Every day for the last 47 years, Charlie DeLeo sails across New York Harbor to serve as caretaker for Lady Liberty.
His says his devotion inspired not by a job, but by the love of his life.
“Lady Liberty is the inspiration,” he says. “I never get tired of looking at Lady Liberty…It's kind of sacred for anybody who's seen war and the price you've got to pay for freedom.”
As the oldest and longest serving volunteer caretaker of the Statue of Liberty and its grounds, DeLeo is known throughout the world as "The Keeper of The Flame."
He affectionately calls the symbol of independence "The Lady,” and considers her upkeep his mission of honor.
DeLeo's love affair with the Statue of Liberty began in 1957. He was a fourth-grader at P.S. 42 in Lower Manhattan when he first visited Liberty Island on a class trip.
“Next to my mom, the most beautiful lady in the world. But only next to my mom,” he says. “I think her enormity, the colossal size, you know, really inspired me and a woman holding up a torch and flame in her right arm and a tablet in her left arm, July 1776 and I just wanted to care for "The Lady."
After serving in the Vietnam War and earning a Purple Heart for a shrapnel wound, the first thing DeLeo did when he came back to the United States was visit "The Lady” in 1968.
The National Park Service hired DeLeo as a maintenance worker in 1972. With nerves of steel, DeLeo scaled Lady Liberty's 151-foot iron skeleton to clean debris and change the floodlights that illuminate the 24-carat gold leaf flame.
He memorized every crevice and every curve of the 31-ton copper monument from head to toe.
“There's a 42-foot ladder inside the right arm so you've got to climb a ladder to get to the top and then there's a door that takes you to the outside,” he says.
The torch has been closed to visitors since 1916, but DeLeo had the key.
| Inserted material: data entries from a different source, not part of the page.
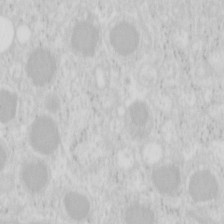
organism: Mouse
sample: Pancreas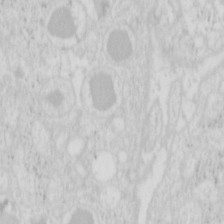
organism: Mouse
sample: Pancreas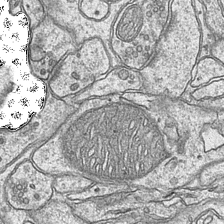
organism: Mouse
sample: CA1 Hippocampus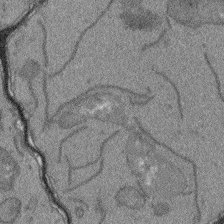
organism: Arabidopsis thaliana
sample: Root tip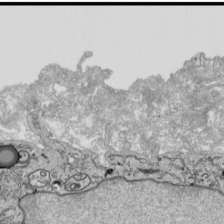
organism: Human
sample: Mitochondria in HCT116 cells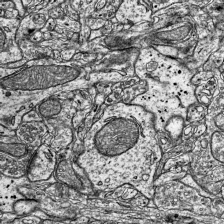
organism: Mouse
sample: Visual Cortex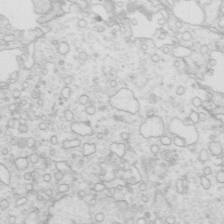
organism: Mouse
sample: Multiciliated cells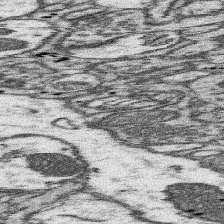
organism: Mouse
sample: Somatosensory cortex neuropil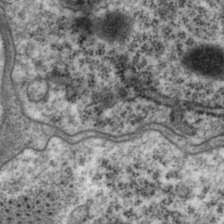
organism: P. pacificus
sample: Pharynx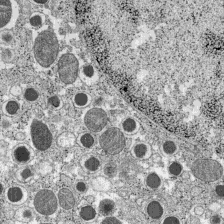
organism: C57BL Mouse
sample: Pancreatic islet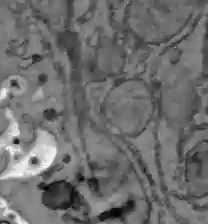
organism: C57BL Mouse
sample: Liver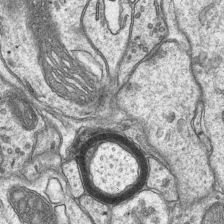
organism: Mouse
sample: CA1 Hippocampus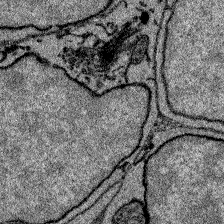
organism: Zebrafish
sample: Larval olfactory bulb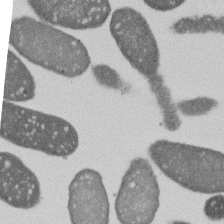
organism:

His duties also included washing the crown's 25 windows and seven spikes and changing the hundreds of bulbs that light up the statue.
After 27 years as the Keeper of the Flame, DeLeo retired from the job in 1999. His retirement lasted only two months because he couldn't get Lady Liberty out of his mind.
“I kind of missed ‘The Lady’ and I called up one of the deputy superintendents, Frank Miller, and said can I come back as a volunteer. He said sure, we'd love to have you back,” he says.

DeLeo's been back at his labor of love ever since.
His payback is a remarkable legacy: 27 years of employment, 22 years as a volunteer, 750 lightbulbs changed and 2,500 trips to the torch.